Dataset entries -

┄┄┄┄┄┄┄┄┄┄

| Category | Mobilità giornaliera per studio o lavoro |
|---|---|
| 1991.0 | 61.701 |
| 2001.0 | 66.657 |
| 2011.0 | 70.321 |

┄┄┄┄┄┄┄┄┄┄

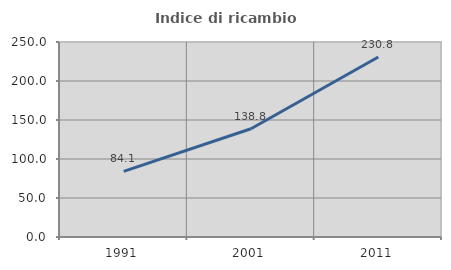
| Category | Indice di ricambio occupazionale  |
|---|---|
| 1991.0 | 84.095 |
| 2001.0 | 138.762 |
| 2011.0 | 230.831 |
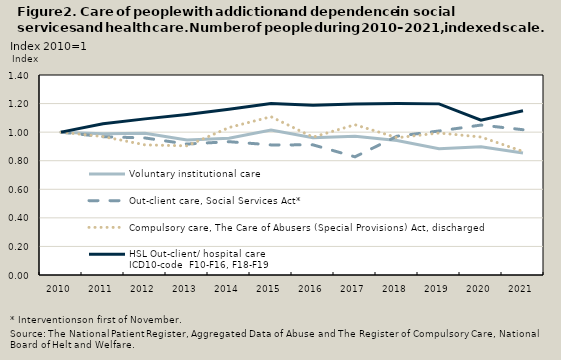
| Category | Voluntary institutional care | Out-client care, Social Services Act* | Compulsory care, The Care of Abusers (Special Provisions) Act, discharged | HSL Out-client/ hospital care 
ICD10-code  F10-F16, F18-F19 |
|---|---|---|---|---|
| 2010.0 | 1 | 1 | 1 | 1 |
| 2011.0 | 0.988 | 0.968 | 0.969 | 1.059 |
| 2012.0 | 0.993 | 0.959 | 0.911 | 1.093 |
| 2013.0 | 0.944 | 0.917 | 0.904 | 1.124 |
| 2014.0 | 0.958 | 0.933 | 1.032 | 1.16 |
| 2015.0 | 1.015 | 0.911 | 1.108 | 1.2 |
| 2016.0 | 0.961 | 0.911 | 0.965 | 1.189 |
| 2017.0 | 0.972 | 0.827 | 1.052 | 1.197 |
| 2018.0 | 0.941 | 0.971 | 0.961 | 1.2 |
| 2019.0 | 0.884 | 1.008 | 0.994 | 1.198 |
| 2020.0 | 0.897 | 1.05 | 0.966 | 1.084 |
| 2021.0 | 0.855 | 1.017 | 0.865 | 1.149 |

┄┄┄┄┄┄┄┄┄┄

What you need to do - From the entries above, give again exactly the lines running from the line with "studio o lavoro |" to the line with "2011.0 | 70.321 |"; include both of those lines.

Solution for this problem -
| Category | Mobilità giornaliera per studio o lavoro |
|---|---|
| 1991.0 | 61.701 |
| 2001.0 | 66.657 |
| 2011.0 | 70.321 |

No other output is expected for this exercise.